▼

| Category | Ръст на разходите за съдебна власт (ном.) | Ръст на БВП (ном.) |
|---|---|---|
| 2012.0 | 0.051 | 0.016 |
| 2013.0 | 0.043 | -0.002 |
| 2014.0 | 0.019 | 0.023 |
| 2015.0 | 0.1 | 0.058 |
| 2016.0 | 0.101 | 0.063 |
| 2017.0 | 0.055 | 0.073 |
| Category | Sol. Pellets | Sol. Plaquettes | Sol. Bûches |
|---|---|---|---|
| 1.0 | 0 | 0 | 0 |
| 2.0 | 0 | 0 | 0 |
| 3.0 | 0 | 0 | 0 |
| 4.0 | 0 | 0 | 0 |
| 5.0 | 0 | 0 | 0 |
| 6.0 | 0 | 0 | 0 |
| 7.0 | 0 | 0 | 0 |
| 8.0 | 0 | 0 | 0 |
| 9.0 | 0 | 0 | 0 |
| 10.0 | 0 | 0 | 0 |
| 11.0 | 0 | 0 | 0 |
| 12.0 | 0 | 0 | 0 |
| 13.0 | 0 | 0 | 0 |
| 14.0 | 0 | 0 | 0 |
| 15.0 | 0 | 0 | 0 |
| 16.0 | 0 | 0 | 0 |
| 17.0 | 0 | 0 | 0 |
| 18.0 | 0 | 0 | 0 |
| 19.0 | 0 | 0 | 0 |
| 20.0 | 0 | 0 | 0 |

▲
▼

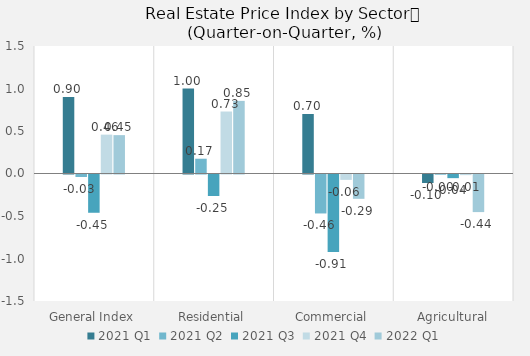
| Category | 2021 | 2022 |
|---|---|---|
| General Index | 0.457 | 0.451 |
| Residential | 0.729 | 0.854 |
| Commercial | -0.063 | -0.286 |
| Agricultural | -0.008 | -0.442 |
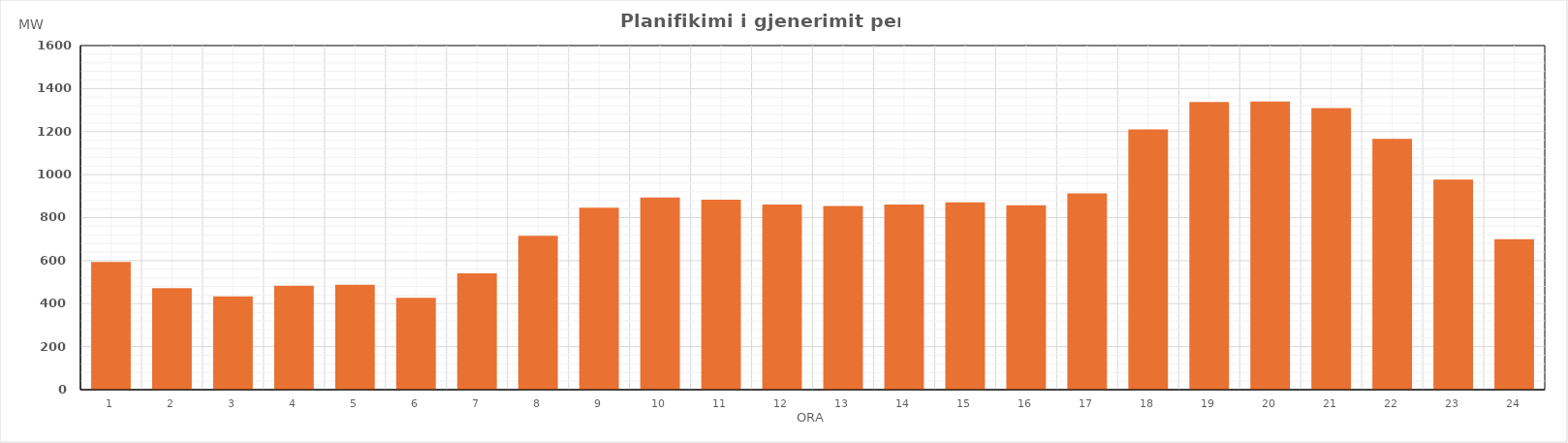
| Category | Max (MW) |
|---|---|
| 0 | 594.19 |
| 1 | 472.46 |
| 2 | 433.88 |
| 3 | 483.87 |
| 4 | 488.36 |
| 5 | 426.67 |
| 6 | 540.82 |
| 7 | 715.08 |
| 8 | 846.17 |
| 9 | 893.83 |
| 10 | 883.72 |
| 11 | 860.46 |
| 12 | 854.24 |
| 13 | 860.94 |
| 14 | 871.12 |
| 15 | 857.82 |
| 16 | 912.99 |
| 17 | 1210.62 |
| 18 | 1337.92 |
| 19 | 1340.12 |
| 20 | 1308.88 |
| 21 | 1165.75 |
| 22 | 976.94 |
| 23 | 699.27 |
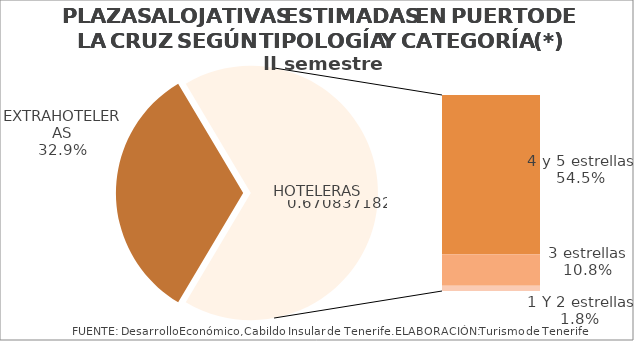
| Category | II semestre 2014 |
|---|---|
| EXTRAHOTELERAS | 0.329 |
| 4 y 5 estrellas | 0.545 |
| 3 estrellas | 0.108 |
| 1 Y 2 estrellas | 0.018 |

▲
▼

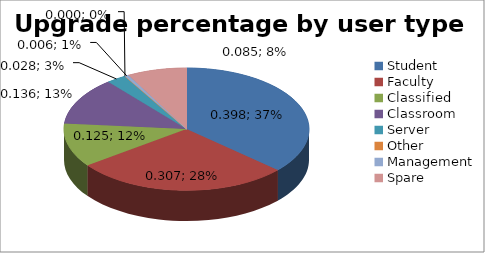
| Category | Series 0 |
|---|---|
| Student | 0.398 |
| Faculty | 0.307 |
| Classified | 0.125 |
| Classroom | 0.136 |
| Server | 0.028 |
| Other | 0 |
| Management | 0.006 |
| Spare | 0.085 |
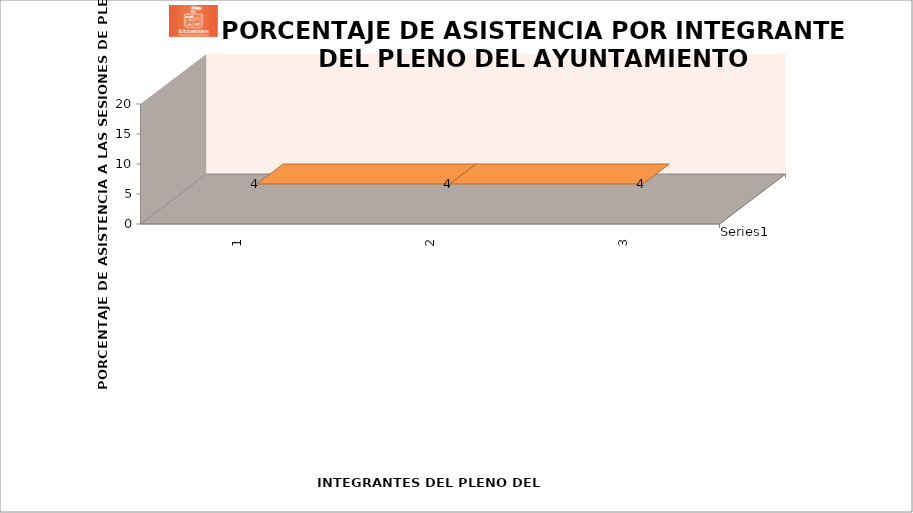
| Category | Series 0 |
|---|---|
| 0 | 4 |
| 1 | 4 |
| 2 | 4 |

▲

Take the lines above from the one containing "3 | 483.87 |" down to the one containing "22 | 976.94 |", and transcribe them exactly, both ends included.

| 3 | 483.87 |
| 4 | 488.36 |
| 5 | 426.67 |
| 6 | 540.82 |
| 7 | 715.08 |
| 8 | 846.17 |
| 9 | 893.83 |
| 10 | 883.72 |
| 11 | 860.46 |
| 12 | 854.24 |
| 13 | 860.94 |
| 14 | 871.12 |
| 15 | 857.82 |
| 16 | 912.99 |
| 17 | 1210.62 |
| 18 | 1337.92 |
| 19 | 1340.12 |
| 20 | 1308.88 |
| 21 | 1165.75 |
| 22 | 976.94 |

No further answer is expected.